ネガティブになりがちな原因は、自信がないからです。「自分にはできない」と思い込んでいたのが、小さな成功の積み重ねによって「やればできる」という小さな自信が生まれてきます。その種はやがて何事にも動じない心に育っていくのです。

【図表】「動じない心」の基礎! ポジティブなメンタルをつくるには

「こいつは宇宙人」と感性を鈍らせる

では、動じない心を身につけるための具体的な方法を教えましょう。

まず第一に、感度を下げること。刑事の仕事のひとつに検視があり、水死や焼死などいろいろなご遺体に接します。かつて小学生の女の子のご遺体を検視したことがありました。ちょうど自分の娘が同じ年頃でしたから、どうしても重ね合わせてしまいます。しかし感情を揺さぶられて泣いていては、仕事になりません。

そんなときは、自分の感度を鈍らせるように努めます。「ここは映画のセットで、俺は検視を担当する刑事を演じているんだ」と思い込み、感情をコントロールするのです。

ビジネスパーソンが日々パワハラ上司と接していたら、メンタルが落ちていくのは当たり前です。そこは「はい、はい」と頷きつつ、「こいつはどこかの惑星から来た宇宙人だから、仕方がない」と自分の感性を鈍らせてしまえば、「この上司とずっと仕事をするわけじゃないし、反面教師だと思ってしばらく付き合うか」と、冷静になることができます。
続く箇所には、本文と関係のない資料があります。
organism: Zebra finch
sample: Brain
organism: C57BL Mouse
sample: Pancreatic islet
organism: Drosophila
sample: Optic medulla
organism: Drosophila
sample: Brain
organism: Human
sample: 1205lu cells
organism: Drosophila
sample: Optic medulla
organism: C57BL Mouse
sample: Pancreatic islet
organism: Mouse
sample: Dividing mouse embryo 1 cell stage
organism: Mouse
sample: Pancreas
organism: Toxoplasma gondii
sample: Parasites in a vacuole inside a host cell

覚悟を決めることも大切です。刑事時代に、抗争を続ける暴力団の事務所へ突入したことがあります。防弾チョッキを着けているとはいえ、私は現場の指揮官でしたから、先頭で入らなければいけません。逃げられない以上、もはや覚悟を決めるだけ。「撃たれても仕方ない。頭だけは外してくれ」と念じていました。

ビジネスシーンであれば、「ここで失敗したって、命まで取られるわけじゃない」と開き直れるはずです。覚悟を決めることで心が落ち着き、周りの状況がよく見えるようになります。
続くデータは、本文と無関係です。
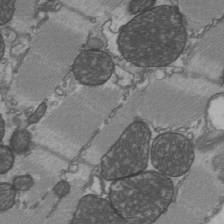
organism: C57BL Mouse
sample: Heart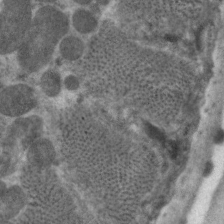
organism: C. elegans
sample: Pharynx

また、自分より格上の人や初対面の人と相対するときは、自然に腰が引けてしまうものです。こんなケースでは、心の中で「生徒と先生の関係に置き換える」といいでしょう。こちらは生徒。向こうは先生だと思って教えを乞うような態度で接すれば、ビビらずにすみ、相手を嫌な気持ちにさせることもありません。
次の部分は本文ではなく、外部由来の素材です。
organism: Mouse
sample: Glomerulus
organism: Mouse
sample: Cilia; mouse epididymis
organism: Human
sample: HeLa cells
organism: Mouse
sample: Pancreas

誰かを守る立場になってみることも、効果的な方法です。警察官は市民を守らなければいけないので、自ずと強くならざるをえません。同じように、子どもを守る親や従業員を抱える経営者の立場に我が身を置けば、「メンタルが弱くて……」と縮こまってはいられないはずです。

他人の目を気にしすぎて、緊張してしまう場合もあります。そうなると「こんなことを言うのは恥ずかしい」「失敗したら笑われるのではないか」などと考えすぎて、勇気を奮って向かうことができません。私は変装して尾行や張り込みをした経験がありますが、環境に溶け込むコツは、自意識を捨てることです。他人は自分のことなど意外と見ていません。こちらが意識しすぎるせいで、かえって目立ってしまうのです。周囲から見られている意識をなくすことで、緊張は和らぎます。